While this information is interesting, I don't know how practical it is. After all, we are not often faced with the choice, "hmmm, should I use A/C or heat today". It is not like choosing which CD to play on your stereo system. I will admit that there is some choice in whether you live in a suburb or urban area, but not so much if you consider all of the constraints on families. I suppose then that the most practical use for this information is for public planners.
6 comments:
Two points I noted.
1. The statement that lawn mowers emit 11 times the CO2 of a car! Well how was that measured? By the mile traveled? Time of operation?
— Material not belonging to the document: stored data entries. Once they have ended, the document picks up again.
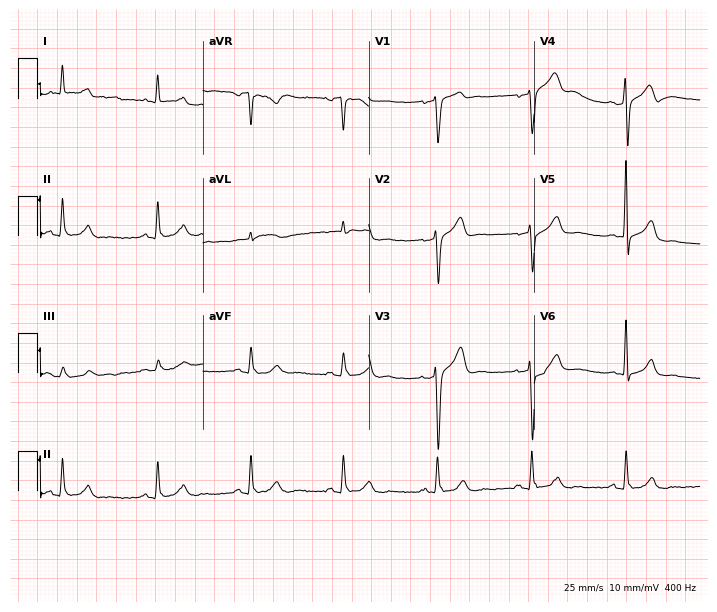
Standard 12-lead ECG recorded from a male, 60 years old (6.8-second recording at 400 Hz). Read as a normal ECG.
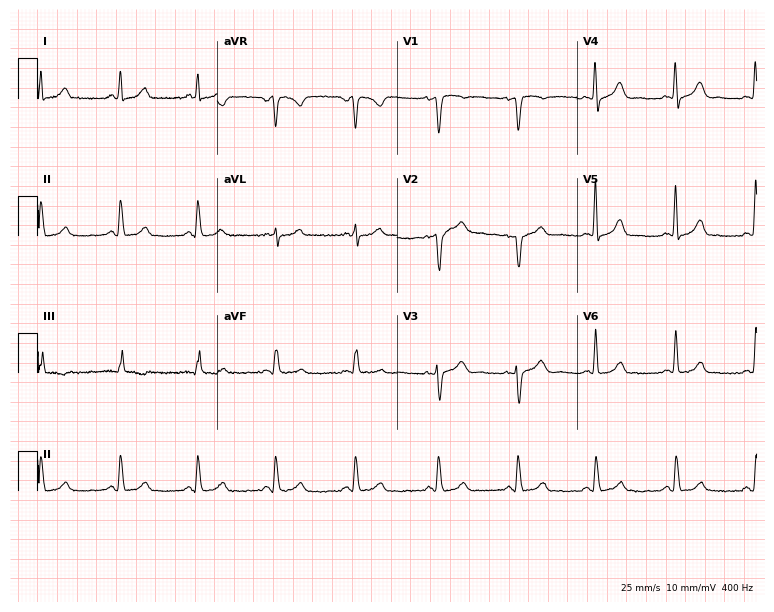
Standard 12-lead ECG recorded from a woman, 47 years old (7.3-second recording at 400 Hz). None of these six findings is recorded: first-degree AV block, right bundle branch block, left bundle branch block, sinus bradycardia, atrial fibrillation, sinus tachycardia.
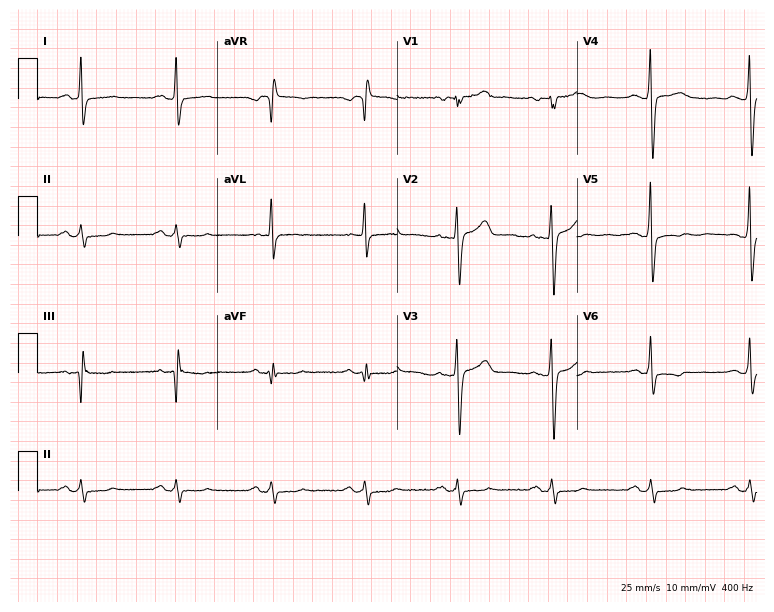
Electrocardiogram, a 47-year-old man. Of the six screened findings (first-degree AV block, right bundle branch block, left bundle branch block, sinus bradycardia, atrial fibrillation, sinus tachycardia), none is recorded.

I buy about 3 gallons of gas for a whole summer and we fill the Prius about every 2 weeks, so that's a lot more fuel and a lot more CO2. Since CO2 is a simple result of the number of molecules of gas burned, more gas = more CO2. So I don't think our lawn mower emits more CO2 than our car. It probably emits more toxic pollutants per gallon burned, but that wasn't what was stated.
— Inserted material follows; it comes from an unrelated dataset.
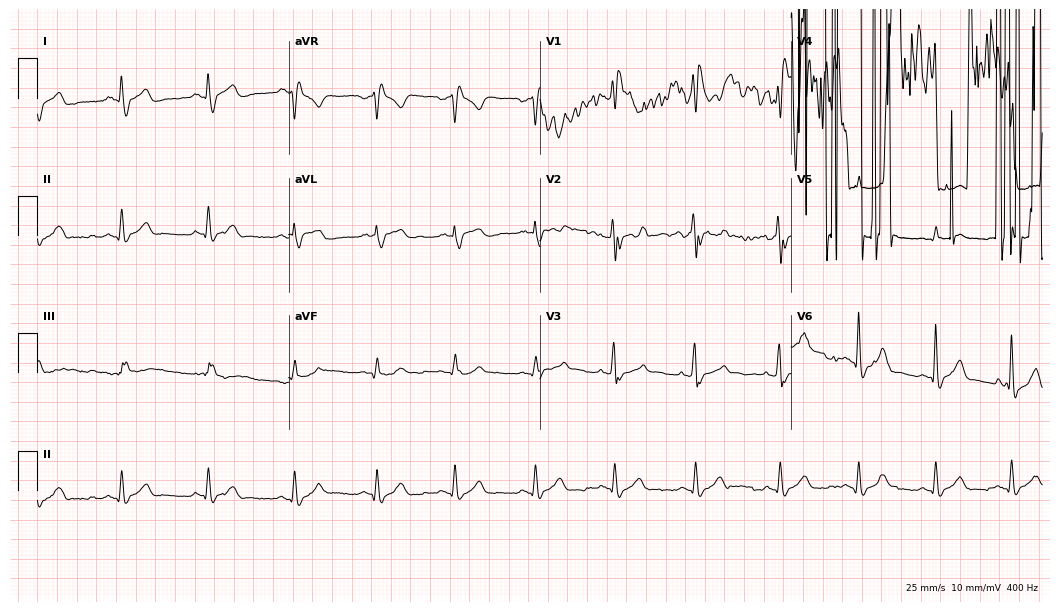
Electrocardiogram, a 39-year-old male. Of the six screened findings (first-degree AV block, right bundle branch block (RBBB), left bundle branch block (LBBB), sinus bradycardia, atrial fibrillation (AF), sinus tachycardia), none is recorded. Only these six findings were labelled.
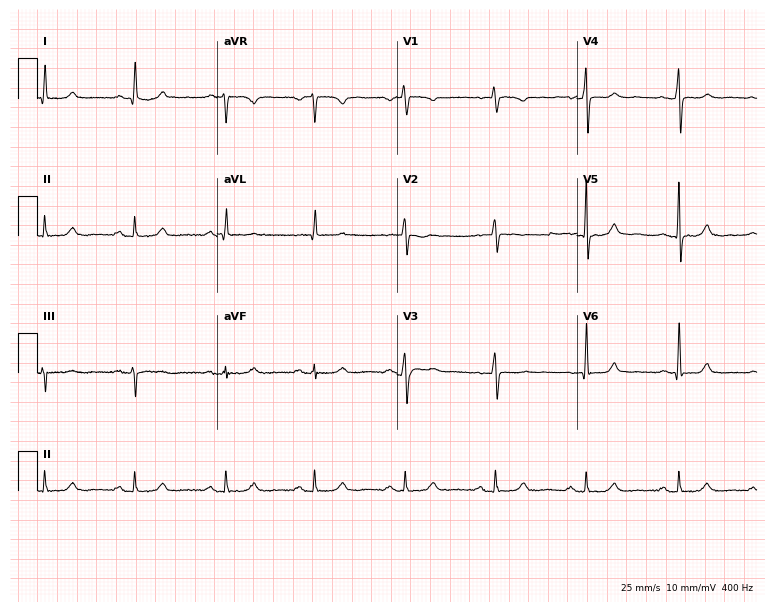
Electrocardiogram (7.3-second recording at 400 Hz), a 66-year-old woman. Overall reading on record: normal ECG.

2. The heating-cooling issue is not so simple as you make it. Most heating is done by burning fossil fuel, so CO2 produced is directly related to how much you burn. IF you burn a ccf (hundred cubic feet - and yes that is a roman prefix=C !) of natural gas, you emit 12.1 lbs of CO2, and until we find a way to sequester the CO2 it will be the same everywhere natural gas is burned.
Most cooling (though not all) is done by running an electric compressor that transfers BTUs from inside the house to outside the house by raising the temperature of the refrigerant higher than outside temps so the heat will flow as it likes to do, from high to low. An AC unit with an EER of 12 can move 12 BTUs outdoors for every watt it uses. To move 100,000 Btu/hr would take 8333 watt-hrs or 8.333 kWh. In CT each kWh we use emits 0.99 lbs of CO2, so moving those 100,000 BTu/hr emits about 8.25 lbs of CO2. But your state would be different because their mix of electric generation sources is different than ours. As renewable portfolios of our utilities have a higher % renewable, CO2 emitted would go down.
So it looks like you do emit less CO2 when cooling than when heating. That 100,000 BTu/ hour is about 8 tons and most houses are about half that at 50,000 Btu/hr even though the temp difference in-to-out is only about 20 degrees, but with a lot of humidity, and that takes work too. It turns out that a well built house will also need about 50,000 BTu/hr when it is 70 degF colder outside than inside (and humdity is not a factor). So yes it looks like a typical house will emit about 50% more CO2 when heating than if cooling (other heating fuels will be different, more CO2 than for natural gas). So run your AC this winter and reduce your carbon footprint. Or just wear a parka all the time and you won't need to heat or cool.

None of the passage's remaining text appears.